Le mois de juillet est là et nous surprenons le souffle d’une baleine à bosse dans le lagon. ça y est, cette grande migratrice est arrivée en Polynésie et apercevoir sa nageoire caudale s’élever au-dessus des flots est toujours un moment fascinant !
Après plusieurs mois passés en Antarctique, les baleines à bosse parcourent des milliers de kilomètres pour donner naissance à leurs petits dans les eaux chaudes du Pacifique. Elles y allaitent leurs baleineaux avant leur première grande migration vers l’Antarctique. Les baleines perdent ainsi jusqu’à un tiers de leur poids, soit environ dix tonnes. Les baies et lagons leur offrent un abri face à leurs prédateurs naturels : les requins et les orques.
Aujourd’hui, les activités humaines perturbent les baleines, venues dans nos lagons chercher du calme et du repos. Les mises à l’eau, l’approche et la vitesse des bateaux sont sources de stress et parfois de collisions. Deux associations agissent pour sensibiliser la population au respect de ces grands mammifères marins, dans le sanctuaire que leur offre les eaux limpides de la Polynésie. Zoom sur…
Un souffle au loin, un dos, une caudale, une nageoire… C’est ce que nous cherchons tous à apercevoir durant cette période bien connue en Polynésie : celle des baleines à bosse.
La baleine fascine, attire le regard, force l’admiration et questionne. La petite Charlotte, quatre ans, n’y échappe pas lorsqu’elle découvre pour la première fois l’histoire du grand bleu sur une cassette VHF, du Commandant Cousteau. Depuis, elle a tout mis en œuvre pour accomplir son rêve : devenir Cétologue (Biologiste spécialiste des cétacés). Objectif réussi pour la jeune femme qui a bien grandit et exerce aujourd’hui en Polynésie.
Elle constate que de nombreuses questions restent sans réponse concernant les cétacés peuplant nos eaux. C’est ainsi qu’elle fonde en décembre 2017 l’association Oceania, avec trois objectifs principaux :
Plusieurs actions sont menées, notamment la sensibilisation auprès des enfants et jeunes du fenua. Charlotte a su s’entourer de passionnés comme elle et c’est ainsi qu’ensemble, ils interviennent dans les écoles (de la primaire à l’université) et centres de vacances de Tahiti, Moorea et parfois dans les îles éloignées.
Vigie Sanctuaire est peut-être l’action la plus connue du grand public.

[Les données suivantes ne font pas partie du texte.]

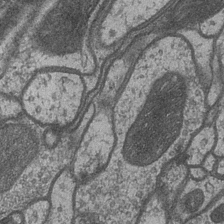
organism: Drosophila
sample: Optic medulla

Il s’agit de l’unique programme d’étude ayant pour but d’améliorer les connaissances sur le risque de collision entre Tahiti et Moorea, où se croisent près d’une centaine d’individus. La présence de MMO (Marine Mammal Observer) à bord des ferries permet d’acquérir une meilleure compréhension des situations de collision entre ces navires et les grands cétacés pour mieux les anticiper et les éviter. A ce jour, ce programme cumule 1 295 heures d’observation et a permis de détecter près de 150 cas potentiels de collisions.
Équipés de jumelles, les MMO se postent sur le toit de deux des trois navires à grande vitesse entre Tahiti et Moorea durant toute la période de présence des baleines à bosse dans nos eaux.
Pourquoi autant d’actions, de passion et d’énergie pour les baleines ?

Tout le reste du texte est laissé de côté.